It is proven that FDG PET/CT is able to accurately detect active sites of GPA, including patients in whom other diagnostic markers have been inconclusive. Multiorgan involvement is often seen on PET/CT in patients with relapsing disease. Overall, functional PET imaging is a sensitive tool to establish disease distribution and guide diagnostic biopsies in GPA.[5] The classic triad of organ involvement consists of lungs in 95% of cases, upper respiratory tract/sinuses in 75%–90%, and kidneys in 80%.

In terms of extent, GPA can be classified as:

  • Classical: Full triad
  • Limited: Not having the full triad [6]
  • Widespread: Additional organ involvement (skin [50%], eyes [45%,] peripheral nervous system (35%), and occasionally other organs as the heart and gastrointestinal tract).[7]


In our case, CT showed evidence of classical GPA with involvement of lungs, upper respiratory tract/sinuses, and kidneys. On FDG PET/CT, however, there is prostatic, splenic, and BM in addition to classical triad, upgrading the case from classical to widespread GPA.

The role of 18F-FDG PET/CT to detect lesions in GPA has been published in several previous case reports.[2],[3] However, to our knowledge, this is the second reported 18F-FDG PET/CT case showing widespread GPA. The first case reported by Almuhaideb et al. showed FDG-avid right maxillary sinus/nasal cavity, right parotid, mediastinum, lungs, and prostate lesions,[4] compared to our case which showed FDG-avid involvement in lungs, upper respiratory tract/sinuses, kidneys, prostate, spleen, BM, and possibly pericardium. Although the brain and kidney lesions are not easy to be detected on FDG PET/CT, it is reported that renal cortical involvement can be depicted [8] as in our case.

In the current case, prostatic involvement was detected only on FDG PET/CT without concurrent CT or clinical evidence. Stillwell et al. reported that symptomatic granulomatous prostatitis is not common in GPA and only reported in 2% of cases.[9] The incidence of antemortem splenic involvement in GPA is very low. This is mostly due to asymptomatic nature in majority of the cases.[10] As in the current case, the spleen showed abnormally diffuse hypermetabolism with no corresponding CT changes and no related symptoms.

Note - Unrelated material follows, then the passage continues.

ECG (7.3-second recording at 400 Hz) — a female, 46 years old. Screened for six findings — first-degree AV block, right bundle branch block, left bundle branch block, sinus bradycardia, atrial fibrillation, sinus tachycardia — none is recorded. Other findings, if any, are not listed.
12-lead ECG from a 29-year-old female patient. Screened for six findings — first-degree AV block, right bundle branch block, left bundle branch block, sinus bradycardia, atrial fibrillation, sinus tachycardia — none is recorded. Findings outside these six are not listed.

We detected diffuse BM FDG uptake in axial skeleton, concordant with Nelson et al., who found diffuse BM and spleen uptake in 1/8 cases with GPA alone and 1/4 cases with concurrent malignancy.[11] In terms of GPA extent, our case can be classified as widespread GPA, based on FDG PET/CT findings, showing additional occult areas of disease activity in spleen and prostate with no related or corresponding radiological or clinical evidence.

Thus, this case report highlights the utility of 18F-FDG PET/CT for the assessment of disease extent in GPA and upgrading the disease from classic triad based on clinical and CT findings to rare form of widespread disease by detecting metabolically active occult areas of disease activity.

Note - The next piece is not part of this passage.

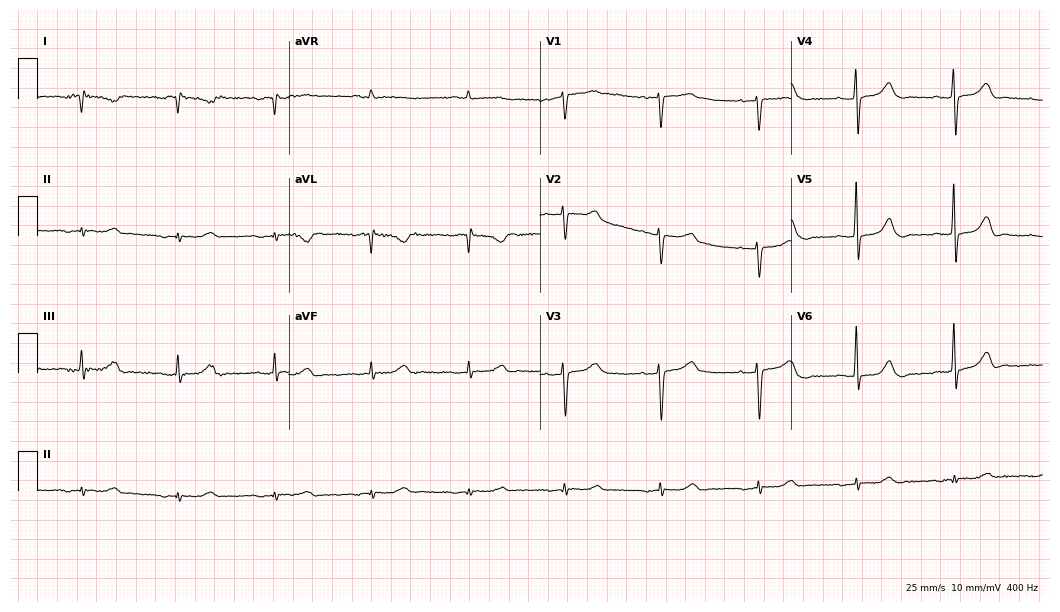
Resting 12-lead electrocardiogram. Patient: a female, 72 years old. None of these six findings is recorded: first-degree AV block, right bundle branch block, left bundle branch block, sinus bradycardia, atrial fibrillation, sinus tachycardia.

Declaration of patient consent

The authors certify that they have obtained all appropriate patient consent forms. In the form the patient(s) has/have given his/her/their consent for his/her/their images and other clinical information to be reported in the journal. The patients understand that their names and initials will not be published and due efforts will be made to conceal their identity, but anonymity cannot be guaranteed.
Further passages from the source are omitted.